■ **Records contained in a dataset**

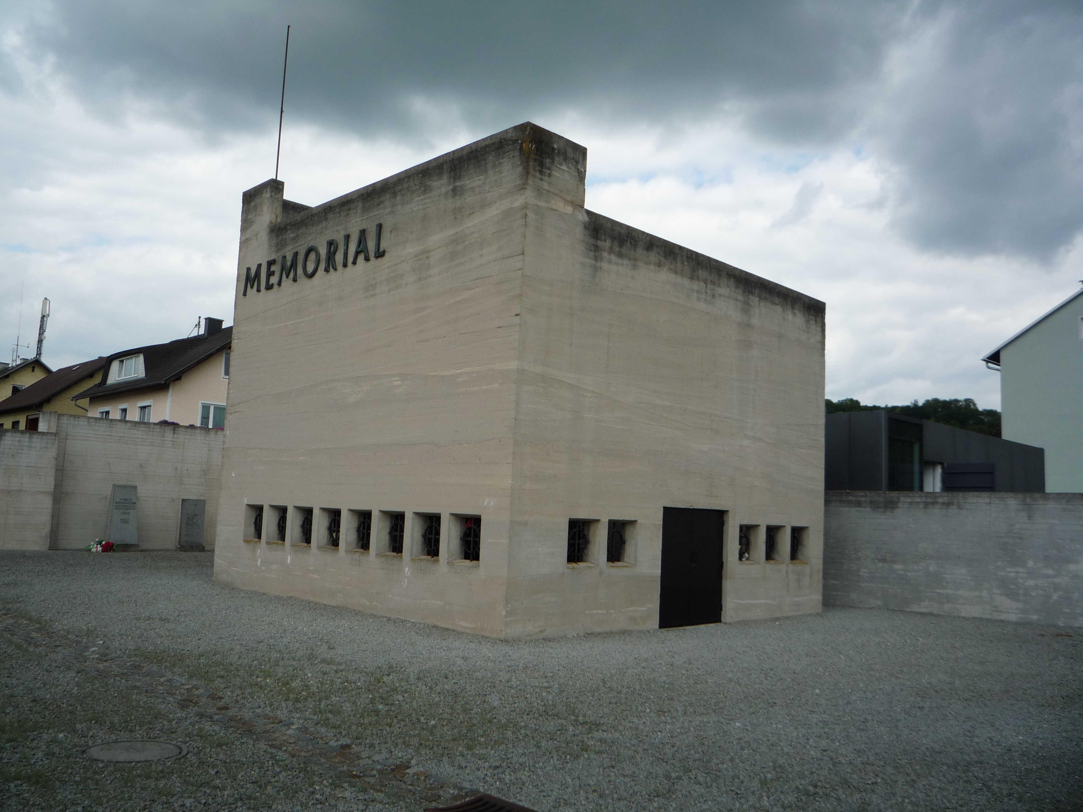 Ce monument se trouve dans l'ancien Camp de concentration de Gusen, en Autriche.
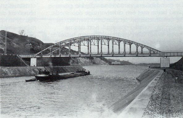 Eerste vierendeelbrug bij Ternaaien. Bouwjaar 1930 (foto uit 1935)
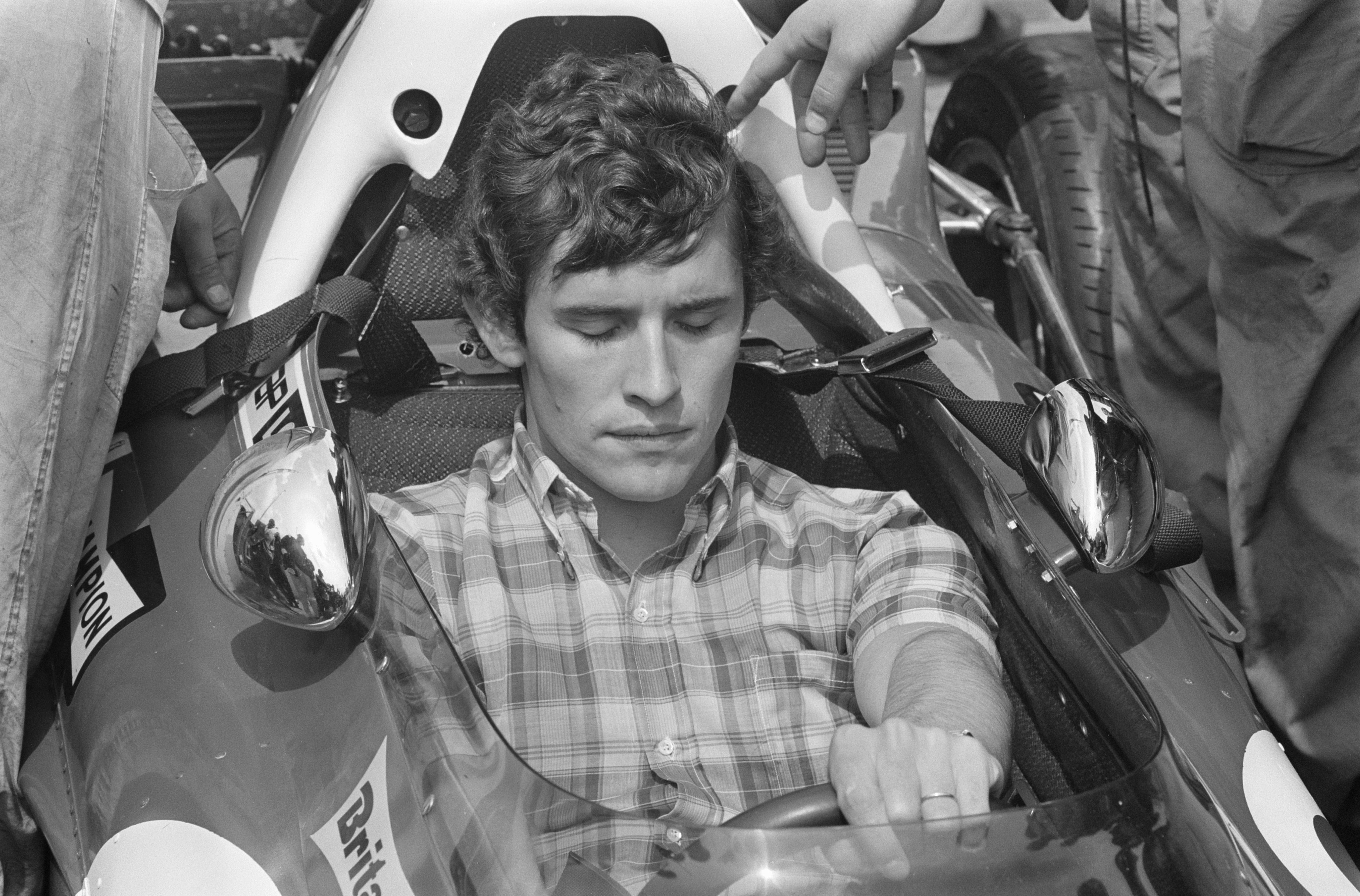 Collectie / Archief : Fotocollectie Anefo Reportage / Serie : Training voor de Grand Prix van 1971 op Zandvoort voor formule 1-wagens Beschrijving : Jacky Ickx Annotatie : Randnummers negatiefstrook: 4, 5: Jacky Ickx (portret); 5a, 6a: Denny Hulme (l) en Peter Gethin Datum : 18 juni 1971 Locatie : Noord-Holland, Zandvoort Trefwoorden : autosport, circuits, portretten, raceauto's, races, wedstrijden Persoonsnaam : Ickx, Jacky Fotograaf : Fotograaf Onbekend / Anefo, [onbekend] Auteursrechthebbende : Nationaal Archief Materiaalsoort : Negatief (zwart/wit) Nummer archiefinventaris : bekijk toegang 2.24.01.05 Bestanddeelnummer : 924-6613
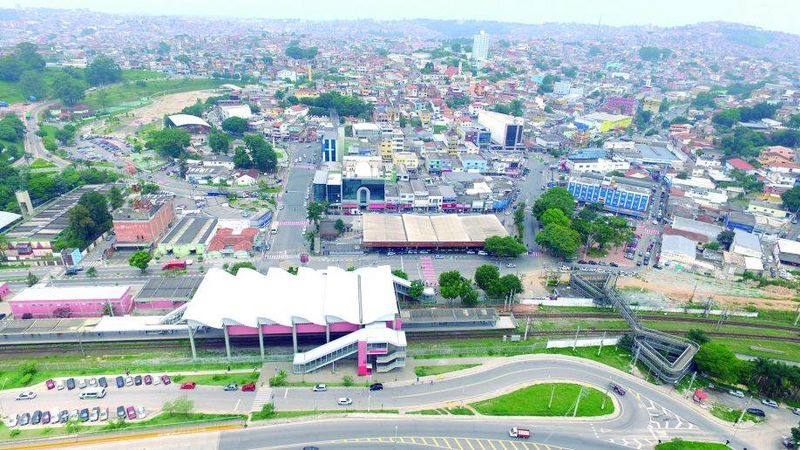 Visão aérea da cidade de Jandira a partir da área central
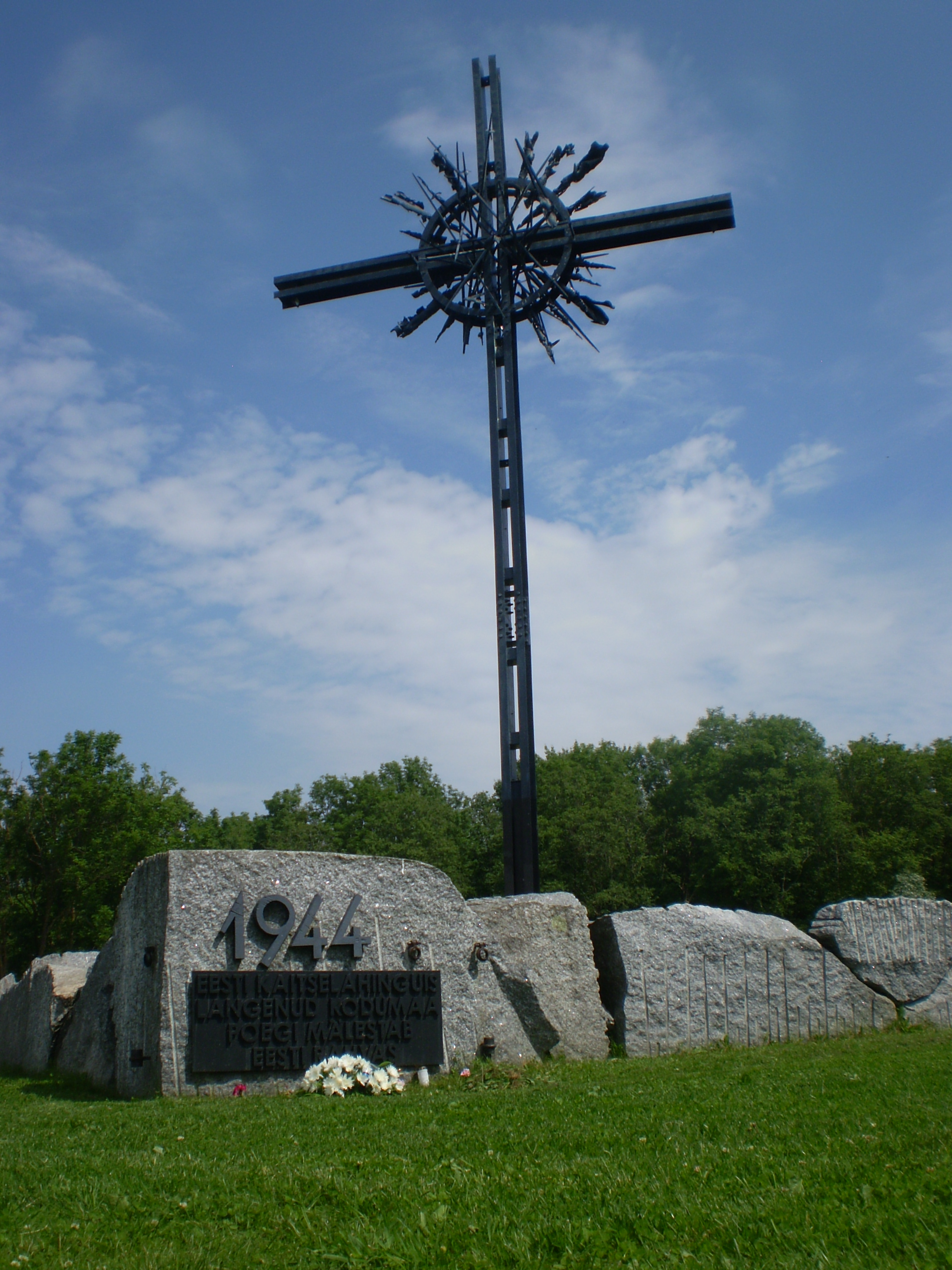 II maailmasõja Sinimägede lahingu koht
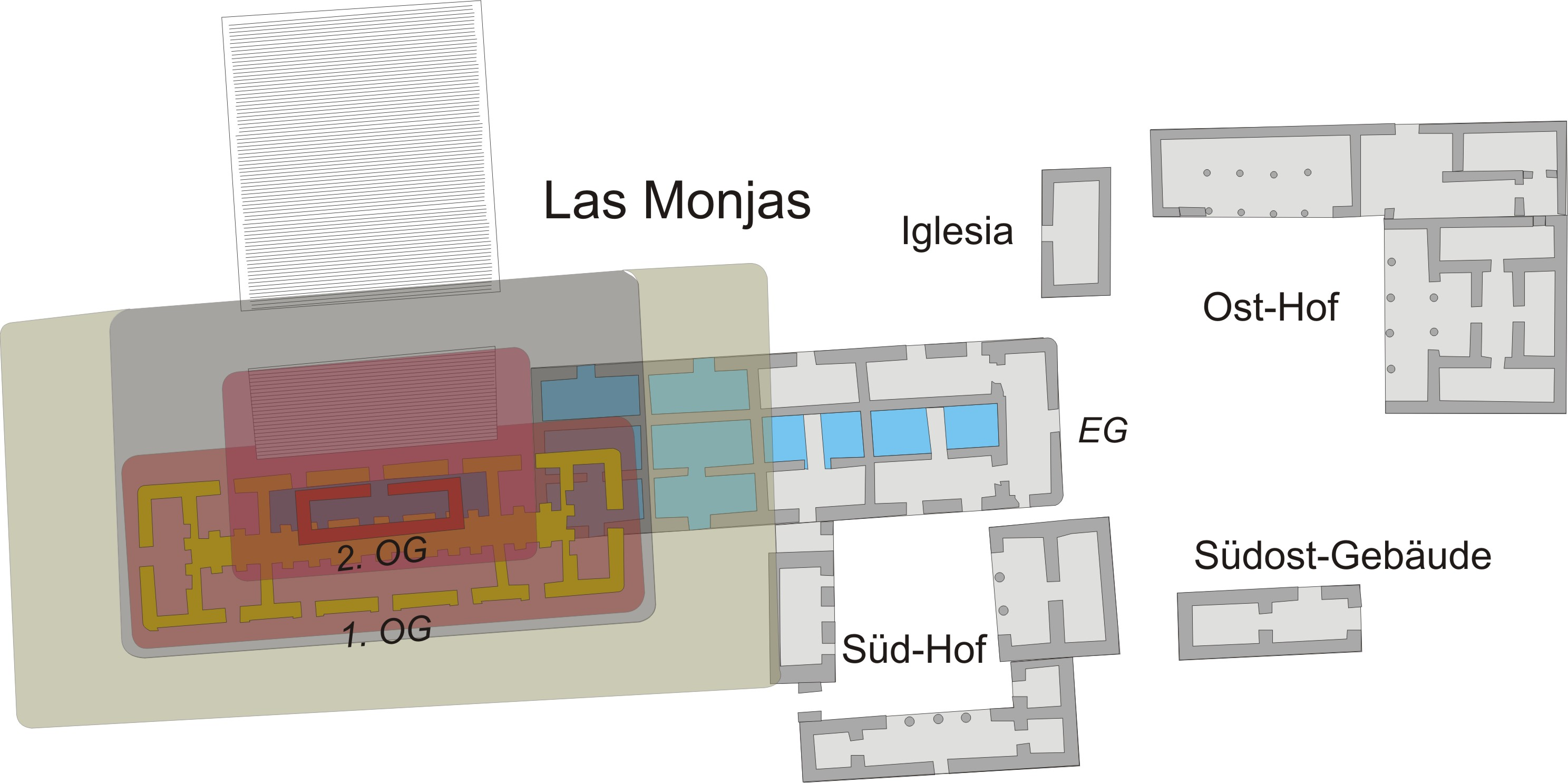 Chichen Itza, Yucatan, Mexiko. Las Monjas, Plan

■ **Problem**
Could you please return the entries above exactly, minus the pictures?

■ **Exercise output**
 Ce monument se trouve dans l'ancien Camp de concentration de Gusen, en Autriche.
 Eerste vierendeelbrug bij Ternaaien. Bouwjaar 1930 (foto uit 1935)
 Collectie / Archief : Fotocollectie Anefo Reportage / Serie : Training voor de Grand Prix van 1971 op Zandvoort voor formule 1-wagens Beschrijving : Jacky Ickx Annotatie : Randnummers negatiefstrook: 4, 5: Jacky Ickx (portret); 5a, 6a: Denny Hulme (l) en Peter Gethin Datum : 18 juni 1971 Locatie : Noord-Holland, Zandvoort Trefwoorden : autosport, circuits, portretten, raceauto's, races, wedstrijden Persoonsnaam : Ickx, Jacky Fotograaf : Fotograaf Onbekend / Anefo, [onbekend] Auteursrechthebbende : Nationaal Archief Materiaalsoort : Negatief (zwart/wit) Nummer archiefinventaris : bekijk toegang 2.24.01.05 Bestanddeelnummer : 924-6613
 Visão aérea da cidade de Jandira a partir da área central
 II maailmasõja Sinimägede lahingu koht
 Chichen Itza, Yucatan, Mexiko. Las Monjas, Plan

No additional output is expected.